Topic: Stress and Disease

Level: AEMT

23 minute read

ANS: The autonomic nervous system ("ANS") controls all of the movement in your body that is automatic, e.g., your heartbeat, the movement of food through your digestive tract, and breathing. It is made up of two branches

  1. SYMPATHETIC NERVOUS SYSTEM ("Adrenergic"--adrenalin, or epinephrine, and noradrenaline, or norepinephrine, as major neurotransmitters)
  2. PARASYMPATHETIC NERVOUS SYSTEM  ("Cholinergic"--acetylcholine as the major neurotransmitter)

The sympathetic and parasympathetic nervous systems usually do opposite things in the body:

  • The sympathetic nervous system prepares your body for physical and mental activity:
    • increased heart rate and BP,
    • shunting blood (and oxygenation) to the brain and muscles. 
  • The parasympathetic nervous system is responsible for bodily functions when we are at rest:
    • digestion,
    • various metabolic processes, and
    • relaxation.

The sympathetic and parasympathetic nervous systems do not always work in opposite directions; they sometimes complement each other.

Image result for opposites symbolIn Chinese philosophy, yin and yang ("dark-bright" or "negative-positive") describe how seemingly opposite or contrary forces may actually be complementary, interconnected, and interdependent in the natural world, and how they may give rise to each other as they interrelate to one another. This is a pretty good analogy for the way the two parts of the ANS interrelate. 



The Sympathetic Nervous System ("Fight-or-Flight")

SYMPATHETIC NERVOUS SYSTEM (The Adrenergic Pathway): prepares your body for physical and mental activity. It makes your heart beat faster and stronger, opens your airways so you can breathe more easily, dilates your pupils to see danger better (mydriasis), and inhibits digestion (a side effect to shunting blood away from the GI tract so that more can be delivered to the muscles needed to escape that man-eating tiger).

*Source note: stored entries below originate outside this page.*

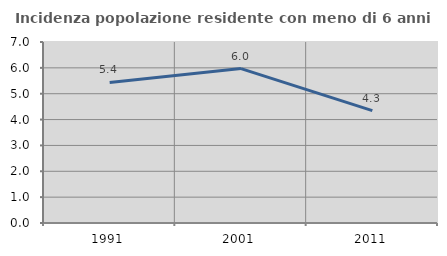
| Category | Incidenza popolazione residente con meno di 6 anni |
|---|---|
| 1991.0 | 5.438 |
| 2001.0 | 5.973 |
| 2011.0 | 4.347 |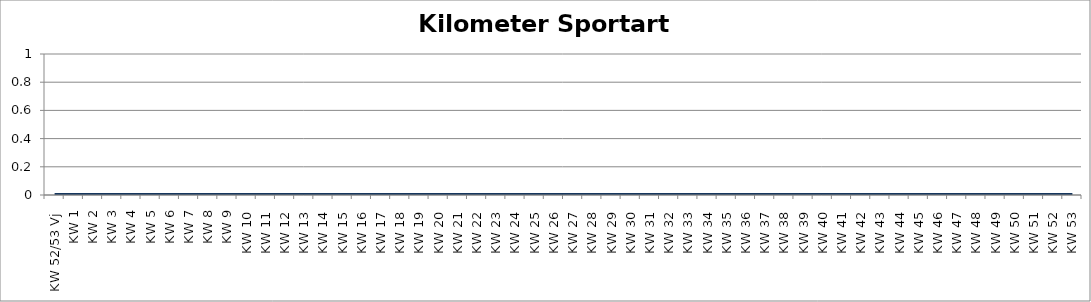
| Category | Kilometer |
|---|---|
| KW 52/53 Vj | 0 |
| KW 1 | 0 |
| KW 2 | 0 |
| KW 3 | 0 |
| KW 4 | 0 |
| KW 5 | 0 |
| KW 6 | 0 |
| KW 7 | 0 |
| KW 8 | 0 |
| KW 9 | 0 |
| KW 10 | 0 |
| KW 11 | 0 |
| KW 12 | 0 |
| KW 13 | 0 |
| KW 14 | 0 |
| KW 15 | 0 |
| KW 16 | 0 |
| KW 17 | 0 |
| KW 18 | 0 |
| KW 19 | 0 |
| KW 20 | 0 |
| KW 21 | 0 |
| KW 22 | 0 |
| KW 23 | 0 |
| KW 24 | 0 |
| KW 25 | 0 |
| KW 26 | 0 |
| KW 27 | 0 |
| KW 28 | 0 |
| KW 29 | 0 |
| KW 30 | 0 |
| KW 31 | 0 |
| KW 32 | 0 |
| KW 33 | 0 |
| KW 34 | 0 |
| KW 35 | 0 |
| KW 36 | 0 |
| KW 37 | 0 |
| KW 38 | 0 |
| KW 39 | 0 |
| KW 40 | 0 |
| KW 41 | 0 |
| KW 42 | 0 |
| KW 43 | 0 |
| KW 44 | 0 |
| KW 45 | 0 |
| KW 46 | 0 |
| KW 47 | 0 |
| KW 48 | 0 |
| KW 49 | 0 |
| KW 50 | 0 |
| KW 51 | 0 |
| KW 52 | 0 |
| KW 53 | 0 |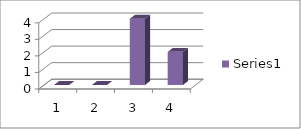
| Category | Series 0 |
|---|---|
| 0 | 0 |
| 1 | 0 |
| 2 | 4 |
| 3 | 2 |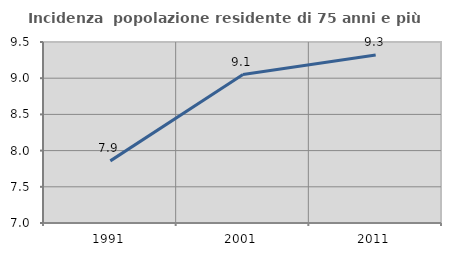
| Category | Incidenza  popolazione residente di 75 anni e più |
|---|---|
| 1991.0 | 7.858 |
| 2001.0 | 9.051 |
| 2011.0 | 9.32 |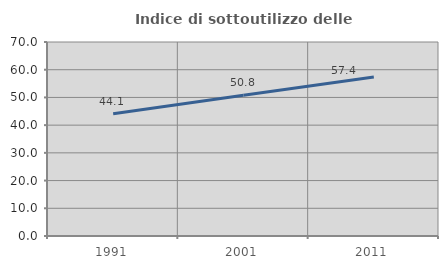
| Category | Indice di sottoutilizzo delle abitazioni  |
|---|---|
| 1991.0 | 44.132 |
| 2001.0 | 50.75 |
| 2011.0 | 57.364 |

The main neurotransmitters of the Sympathetic Nervous System:


The sympathetic division of the ANS is referred to as the adrenergic system--nerves in which the catecholamines--epinephrine (adrenaline) and norepinephrine (noradrenaline)--are the principal transmitters and have varying effects on the adrenergic receptors throughout the body:

  • norepinephrine > epinephrine in agonist potency; 
  • epinephrine > norepinephrine in agonist potency; and
  • norepinephrine = epinephrine in agonist potency.

FIGHT-or-FLIGHT: The adrenergic part of the sympathetic nervous system is responsible for the "fight-or-flight" response and uses epinephrine and norepinephrine to create its effects in the body:

  • cardiac effects for more efficient physical responses to danger,
  • shunting circulation and function away from the gastrointestinal tracts to the musculoskeletal system, and
  • dilating the pupils for better visualization of danger. It also affects the pilomotor muscles that
  • make hair stand on end, an evolutionary holdover for when such things allowed for a more menacing presentation. 
  • anxiety and restlessness, which in limited amounts makes easier alertness and "thinking on one's feet" during challenging events.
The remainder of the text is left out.